Hidup di perantauan membuat kami mandiri. Apabila dirumah kami hanya tinggal makan makanan yang ada di meja makan. Diperantauan kami harus memasak terlebih dahulu. Dengan bahan yang apa adanya dan peralatan yang minim, yakni kompor minyak tanah yang rusak, itupun pinjaman dari teman guru. Namun hal tersebut tak membatasi kami dalam membuat makanan-makanan yang cukup menggoyang lidah. Banyak sekali responden yang mengatakan demikian, apalagi kalau mereka makan dalam keadaan lapar. Kemandirian secara pelan tapi pasti melekat dalam jiwa kami. Selain karakter mandiri, kami juga berlatih tentang toleransi dan saling menghargai satu sama lain. Ada satu yang cukup terkenang, yakni tentang anjing liar yang suka datang ke mess kami. Kami terbiasa dengan datangnya anjing tersebut. Sampai pada akhirnya kami namakan anjing tersebut Beki. Beki awalnya belum terbiasa dengan keberadaan kami, namun akhirnya Beki yang setia menjaga mess kami, ketika kami pergi. Meskipun kami harus senantiasa berhati-hati, tentang sikap Beki yang kadang dapat masuk tiba-tiba kedalam mess dan menjilati peralatan masak dan makan. Kami tetap menyayangi Beki. Untuk perabotan yang terkena air liur Beki, kamipun sudah terbiasa dengan mensucikannya dengan dibasuh air tujuh kali, dan salah satunya dicampur dengan tanah.
Pada pelaksanaan pendidikan yang ada di sekolah-sekolah Sumba Barat Daya, umumnya belum bersifat ramah anak. Aku dan teman-teman sering kali mendiskusikan hal tersebut. Anak-anak didik kami, telah terbiasa dengan sistem pendidikan yang keras. Mereka akan dipukul, ketika melakukan kesalahan sedikit saja. Bahkan, dalam beberapa kasus ada anak yang dipukul sampai berdarah-darah. Aku bersama tim SM3T berusaha merubah paradigma pembelajaran di sekolah penempatan masing-masing. Agar lebih manusiawi dan penuh cinta kasih. Dalam karakter profesionalisme guru terutama penguasaan materi para guru disinipun masih minim. Rentan sekali terjadi salah konsep pada anak, akibatnya banyak anak lambat belajar.
Pengalaman SM3T yang aku alami sangatlah istimewa.

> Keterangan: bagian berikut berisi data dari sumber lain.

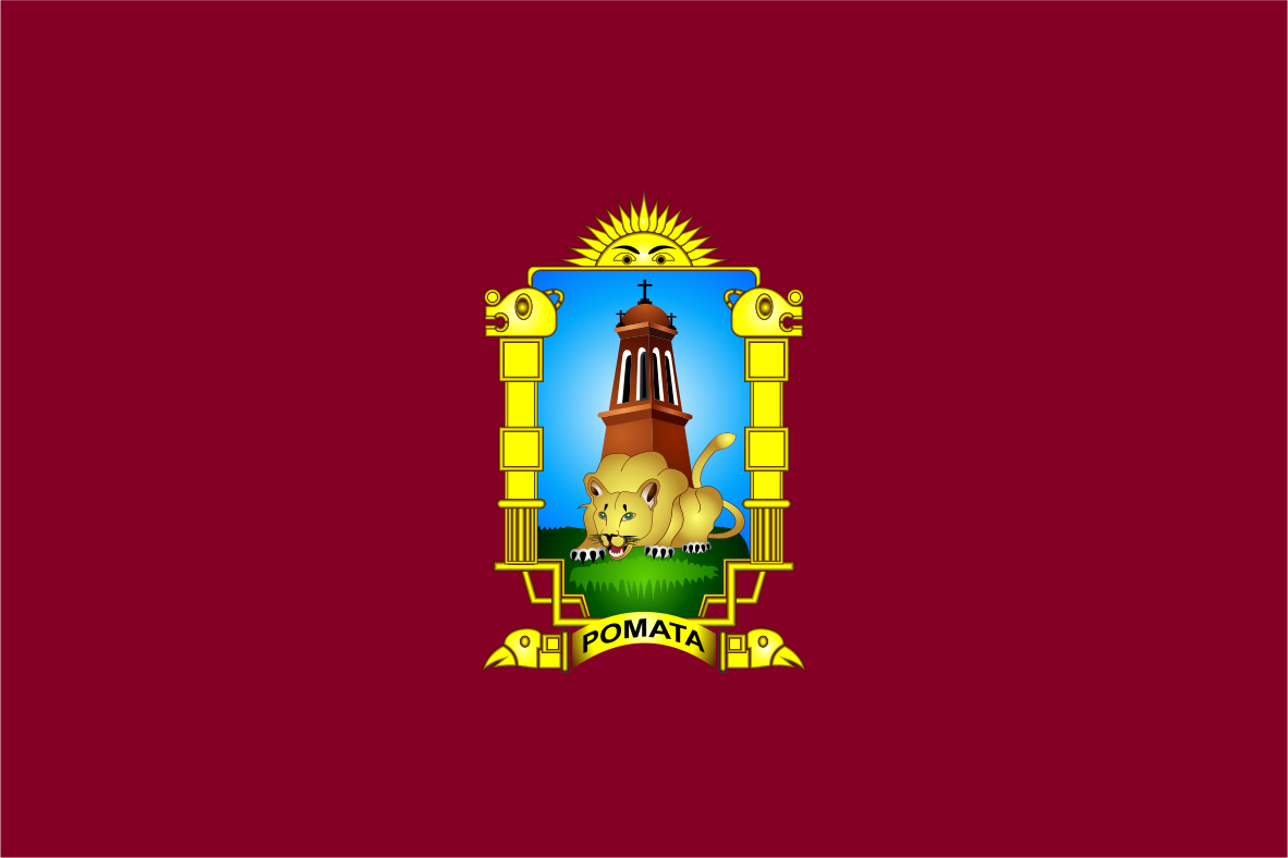 Distrito de Pomata - Provincia de Chucuito - Región Puno
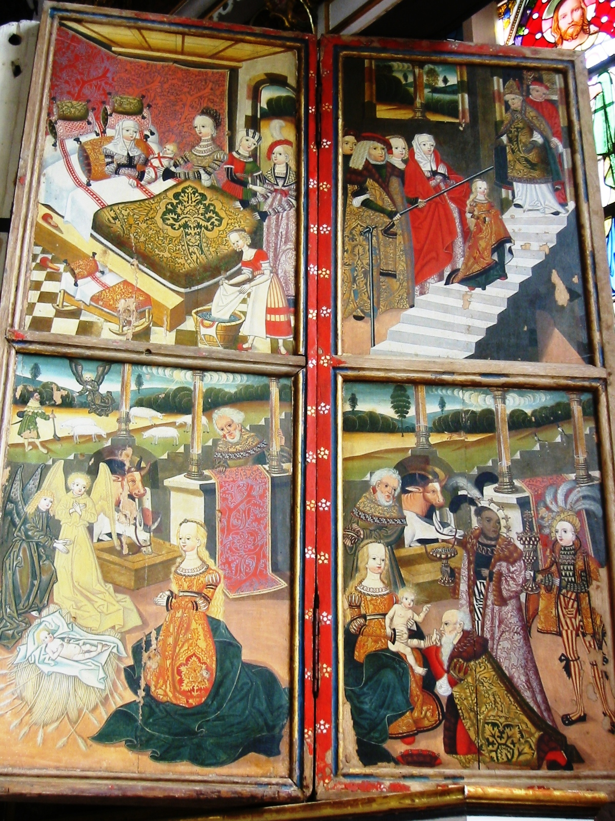 Rechter Flügel des Altaraufsatzes in der Kirche in Wusterhusen. Er zeigt zusammen mit dem rechten Flügel farbige Bilder aus dem Annen- und Marienleben.

Meskipun tak jarang aku merasa rindu kampung halaman, dan sering kali pula kesulitan datang menyapa, namun rasa cinta pada hal-hal baru pertama kali ku dapat di Sumba begitu kuat. Aku sangat bersyukur mendapat kesempatan Tuhan, untuk dapat menengok indahnya pulau Sumba. Terutama alamnya yang indah. Budayanya juga sangat unik dan tentunya tentang kisah di penempatanku di SMK Negeri 1 Wewewa Barat. Di Sumba, aku mendapatkan banyak keluarga baru. Banyak hal yang aku alami bersama teman-teman yang sangat seru, lucu, haru dan menyenangkan.